Excerpts from a dataset:

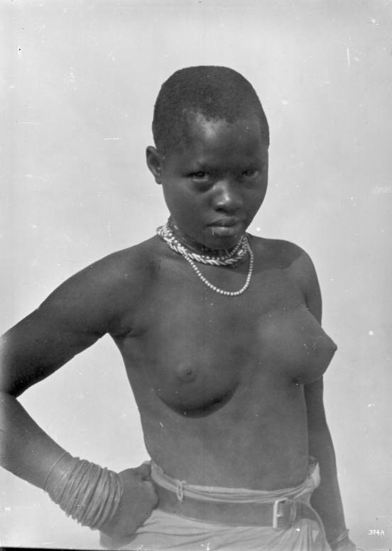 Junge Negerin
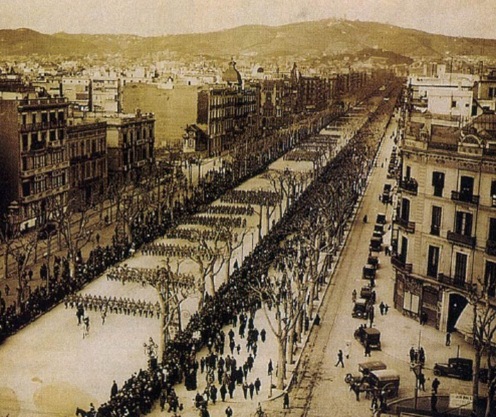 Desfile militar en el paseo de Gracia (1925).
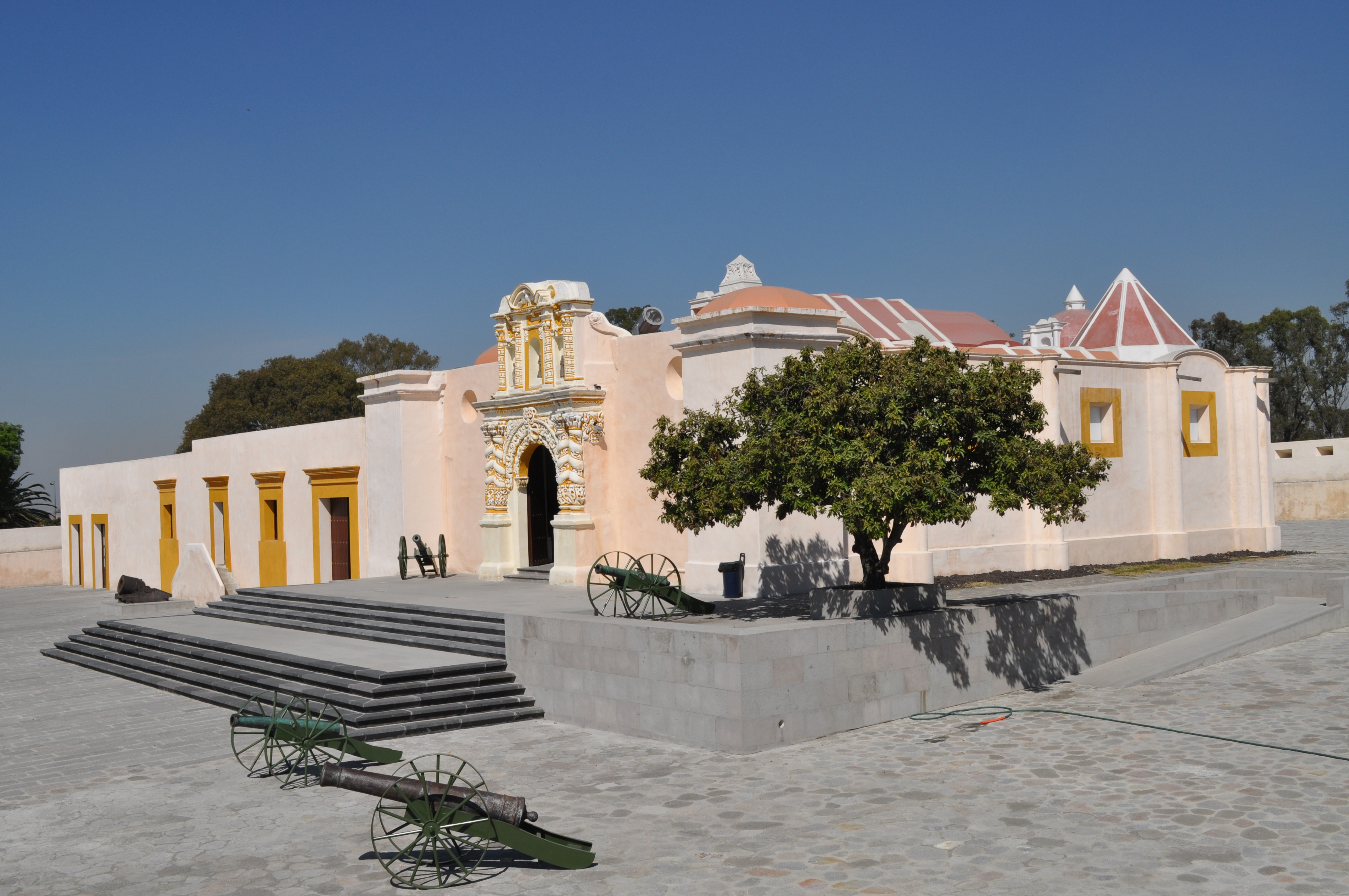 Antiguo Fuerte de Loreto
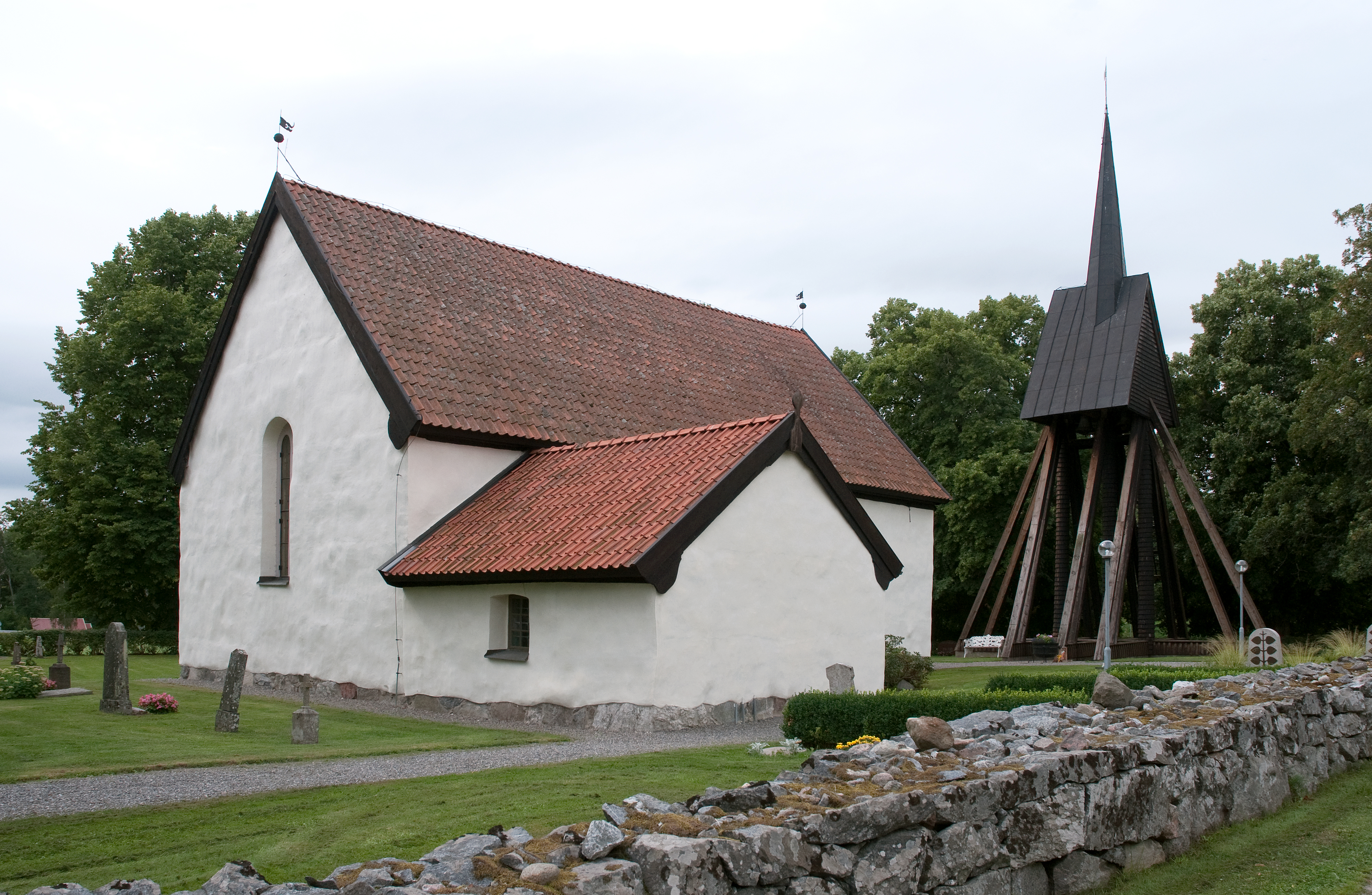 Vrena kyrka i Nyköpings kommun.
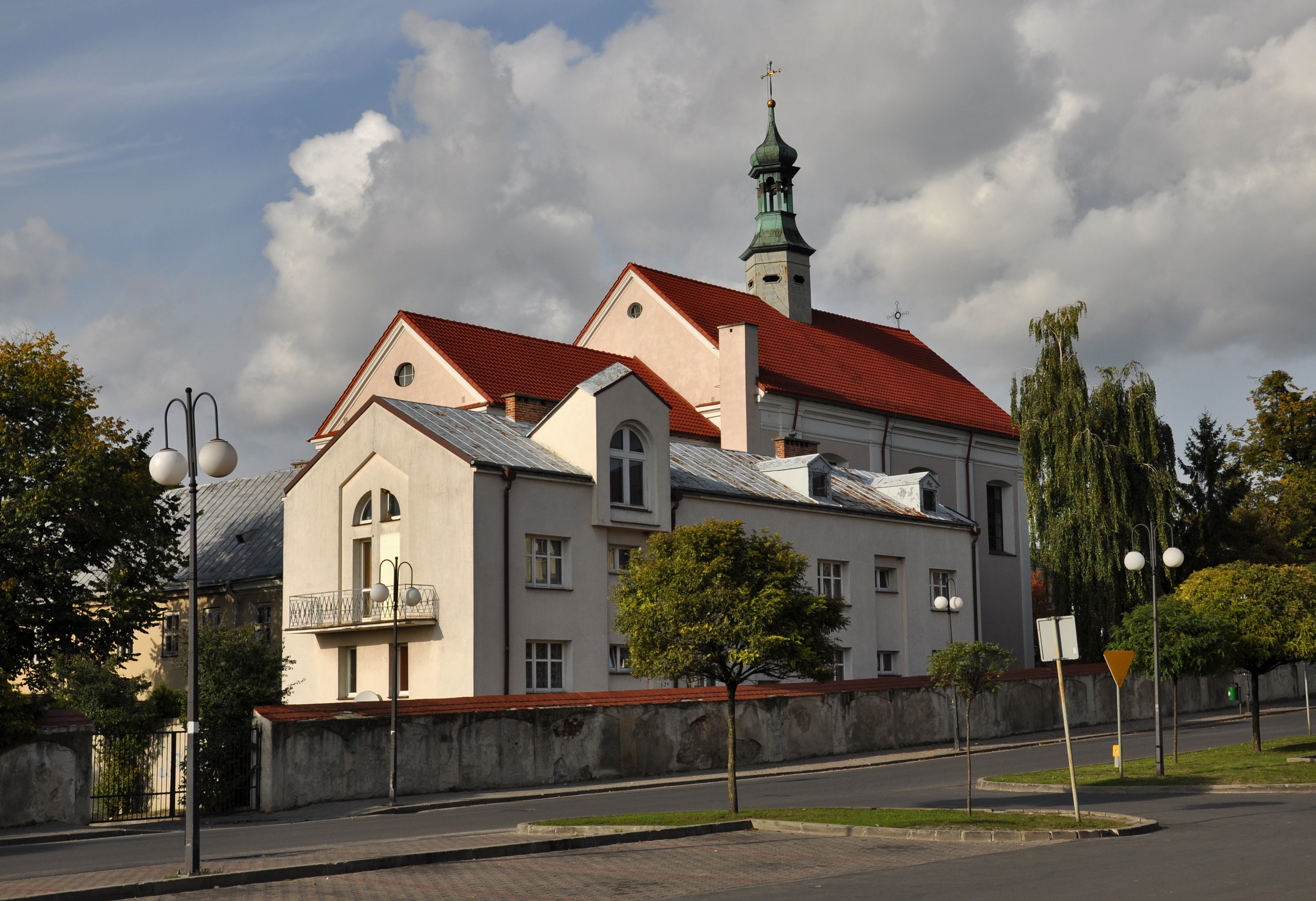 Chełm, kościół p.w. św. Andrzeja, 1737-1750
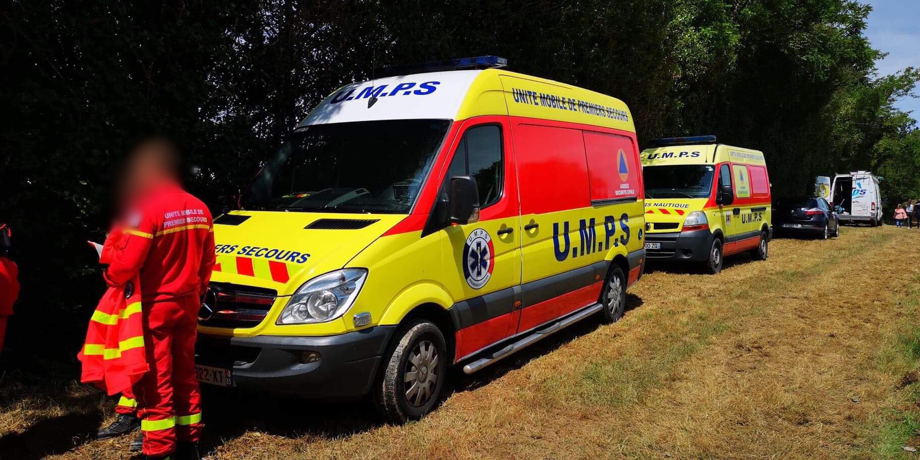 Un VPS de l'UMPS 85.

Exercise directions:
Exclude the pictures, and output exactly the lines from the one with "Vrena kyrka i Nyköpings kommun." through the last line of the records, both included.

Result for this task:
 Vrena kyrka i Nyköpings kommun.
 Chełm, kościół p.w. św. Andrzeja, 1737-1750
 Un VPS de l'UMPS 85.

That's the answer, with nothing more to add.